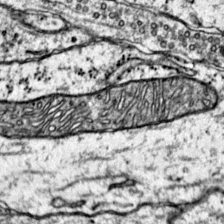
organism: Mouse
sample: Primary visual cortex
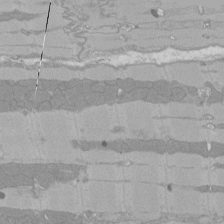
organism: Rat
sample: Left ventricle
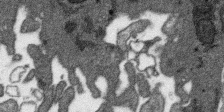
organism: Human
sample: Lung epithelial cells infected with SARS-CoV-2
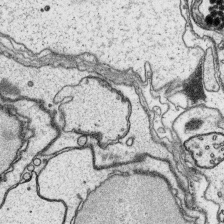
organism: Platynereis dumerilii
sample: Parapodia
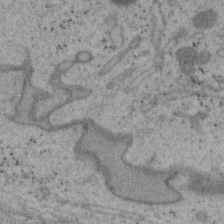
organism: Human
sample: HeLa cells
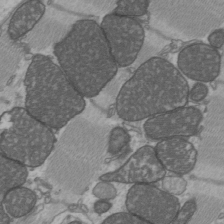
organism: C57BL Mouse
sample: Heart
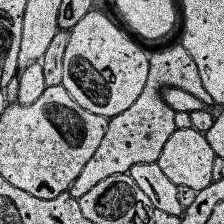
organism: Human
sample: Temporal Lobe
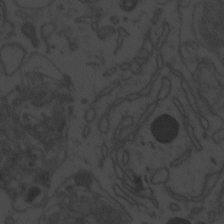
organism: Zebrafish
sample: Macrophage infected with Toxoplasma gondii
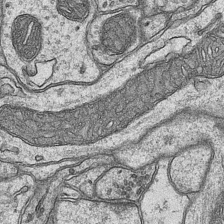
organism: Mouse
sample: CA1 Hippocampus
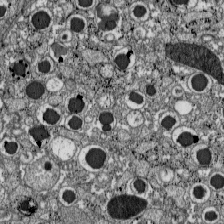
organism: C57BL Mouse
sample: Pancreatic islet
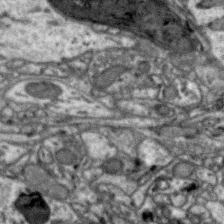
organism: Zebra finch
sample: Brain
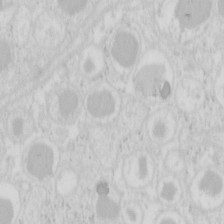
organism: Mouse
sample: Pancreas
###
Could you write out the whole listing exactly, dropping the pictures?

organism: Mouse
sample: Primary visual cortex
organism: Rat
sample: Left ventricle
organism: Human
sample: Lung epithelial cells infected with SARS-CoV-2
organism: Platynereis dumerilii
sample: Parapodia
organism: Human
sample: HeLa cells
organism: C57BL Mouse
sample: Heart
organism: Human
sample: Temporal Lobe
organism: Zebrafish
sample: Macrophage infected with Toxoplasma gondii
organism: Mouse
sample: CA1 Hippocampus
organism: C57BL Mouse
sample: Pancreatic islet
organism: Zebra finch
sample: Brain
organism: Mouse
sample: Pancreas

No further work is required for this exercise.